◆ Task details
Repeat precisely the span of lines below that opens with the line containing "sample: Liver" and closes with the line containing "sample: C. elegans embryo early stage", both included.

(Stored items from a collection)
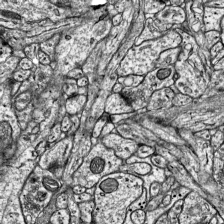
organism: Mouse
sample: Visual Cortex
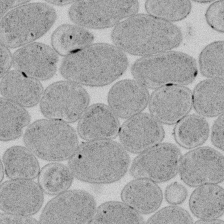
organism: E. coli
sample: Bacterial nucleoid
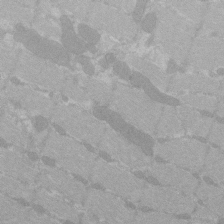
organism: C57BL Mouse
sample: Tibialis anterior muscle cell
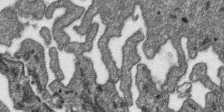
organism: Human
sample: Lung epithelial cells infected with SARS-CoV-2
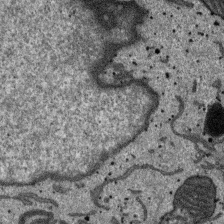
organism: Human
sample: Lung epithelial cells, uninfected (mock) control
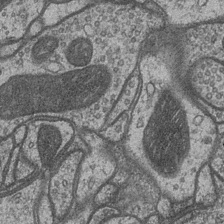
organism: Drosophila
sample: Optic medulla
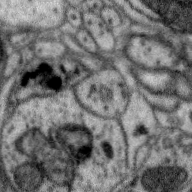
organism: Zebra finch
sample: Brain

==

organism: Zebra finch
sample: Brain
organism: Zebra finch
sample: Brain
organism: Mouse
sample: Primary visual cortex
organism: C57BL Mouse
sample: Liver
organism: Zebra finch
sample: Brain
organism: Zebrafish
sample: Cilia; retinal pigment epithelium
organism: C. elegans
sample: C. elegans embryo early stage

◆ Result of this task
sample: Liver
organism: Zebra finch
sample: Brain
organism: Zebrafish
sample: Cilia; retinal pigment epithelium
organism: C. elegans
sample: C. elegans embryo early stage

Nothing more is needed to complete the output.